Income from foreign partners can be treated in one of two ways. Real estate investments by foreign investors can be held as portfolio investments and considered investment income described as fixed and determinable annual or periodic income. Included in this category are dividends, interest, gains, rents, and royalties unless specifically exempt under the Internal Revenue Code. This type of investment income is generally taxed at the flat rate of 30% on the gross revenues, without reduction for expenses.
However, when income allocated from the limited partnership is effectively connected with a trade or business within the U.S., the income is taxed to the nonresident alien partner at the graduated U.S. tax rates, on a net basis, after deducting all expenses and allowances. In order to take advantage of this strategy and be considered as actively engaged in a U.S. trade or business, the partner's level of involvement with the activity generally must be considerable, continuous and regular.
To alleviate the harsh tax treatment of rental income, foreign individuals can take advantage of the provisions of the Internal Revenue Code permitting foreign investors to make an election to treat investments in U.S. real property as trade or businesses. By making this election, the net income is taxed rather than the gross income, saving the taxpayer significant tax dollars. The election applies to all income from U.S. real property that is not already effectively connected with a U.S. trade or business and, once made, the election is effective for all subsequent years and can only be revoked with the consent of the IRS.
Foreign Investor Rule # 2: Save taxes by electing to treat U.S. property as effectively connected to a trade or business; attach the appropriate statement to a timely filled income tax return that reports income from U.S. real property.
The tax treatment for foreign investors becomes somewhat more complicated when we look at tax withholding, a frequently misunderstood but extremely important area. The payor of investment income to a foreign investor is required to withhold U.S. income tax at the rate of 30%, unless a reduced rate or exemption under a tax treaty applies.

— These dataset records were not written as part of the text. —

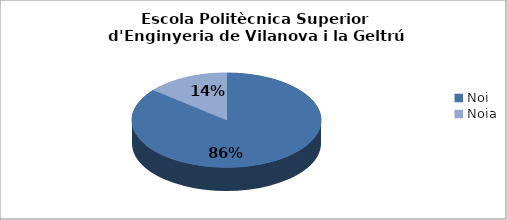
| Category | Escola Politècnica Superior d'Enginyeria de Vilanova i la Geltrú (EPSEVG) - Gènere |
|---|---|
| Noi | 0.859 |
| Noia | 0.141 |
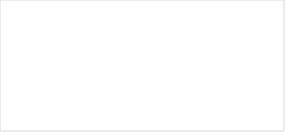
| Category | Series 0 | Series 1 |
|---|---|---|
| 0 | 0 | 0 |
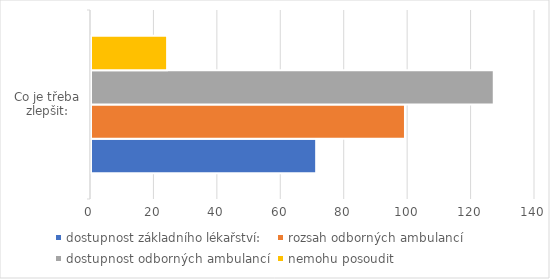
| Category | dostupnost základního lékařství:  | rozsah odborných ambulancí | dostupnost odborných ambulancí | nemohu posoudit |
|---|---|---|---|---|
| 0 | 71 | 99 | 127 | 24 |
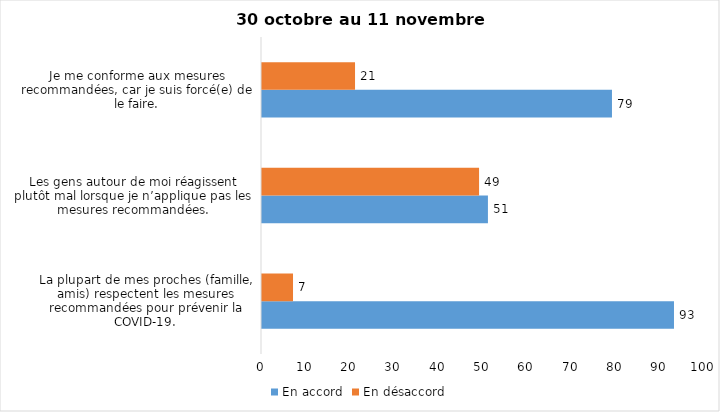
| Category | En accord | En désaccord |
|---|---|---|
| La plupart de mes proches (famille, amis) respectent les mesures recommandées pour prévenir la COVID-19. | 93 | 7 |
| Les gens autour de moi réagissent plutôt mal lorsque je n’applique pas les mesures recommandées. | 51 | 49 |
| Je me conforme aux mesures recommandées, car je suis forcé(e) de le faire. | 79 | 21 |
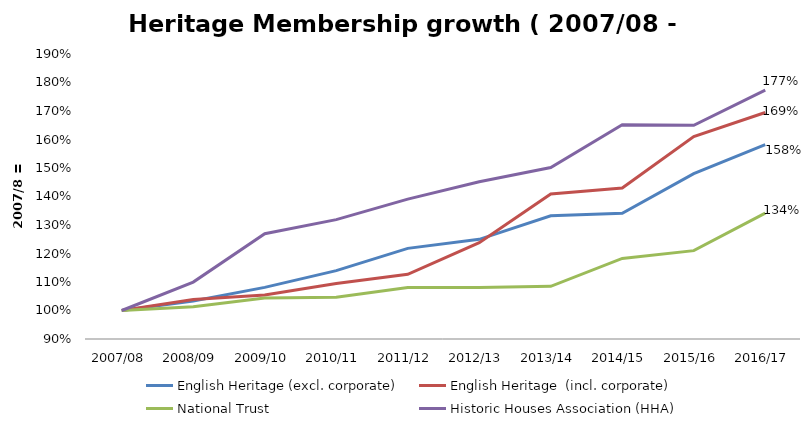
| Category | English Heritage (excl. corporate) | English Heritage  (incl. corporate) | National Trust  | Historic Houses Association (HHA)  |
|---|---|---|---|---|
| 2007/08 | 1 | 1 | 1 | 1 |
| 2008/09 | 1.033 | 1.038 | 1.013 | 1.1 |
| 2009/10 | 1.081 | 1.054 | 1.044 | 1.269 |
| 2010/11 | 1.14 | 1.095 | 1.047 | 1.319 |
| 2011/12 | 1.218 | 1.127 | 1.081 | 1.391 |
| 2012/13 | 1.25 | 1.238 | 1.08 | 1.452 |
| 2013/14 | 1.332 | 1.409 | 1.085 | 1.502 |
| 2014/15 | 1.341 | 1.43 | 1.183 | 1.652 |
| 2015/16 | 1.48 | 1.61 | 1.21 | 1.65 |
| 2016/17 | 1.582 | 1.695 | 1.342 | 1.773 |

When a limited partnership has effectively connected income allocable to a foreign partner, the partnership is required to withhold tax on that partner's distributive share of the net income. The amount of the withholding tax is calculated at the highest rate of U.S. tax to which each foreign partner is subject. For corporate partners the rate is 35%; for individual partners and other partnerships the rate is 39.6%. Since tax is withheld at the highest U.S. tax rate, most partners will be due a refund when filing their U.S. income tax return.
Foreign Investor Rule #3: In order to take advantage of a potential tax refund, foreign individuals must file Form 1040NR.
However, if a resident of a foreign country is entitled to reduced rates of, or exemption from, tax under a tax treaty between their country and the United States, they must notify the payor of the income, known as the withholding agent.
Foreign Investor Rule #4: A foreign person who receives U.S. income subject to withholding must provide IRS Form W-8BEN to the withholding agent.
Besides federal income tax, the partnership and each partner may be responsible for state income taxes on the partnership income. Depending on the state where the real property is located, the individual partners or the limited partnership acting on behalf of the partners pay state income taxes.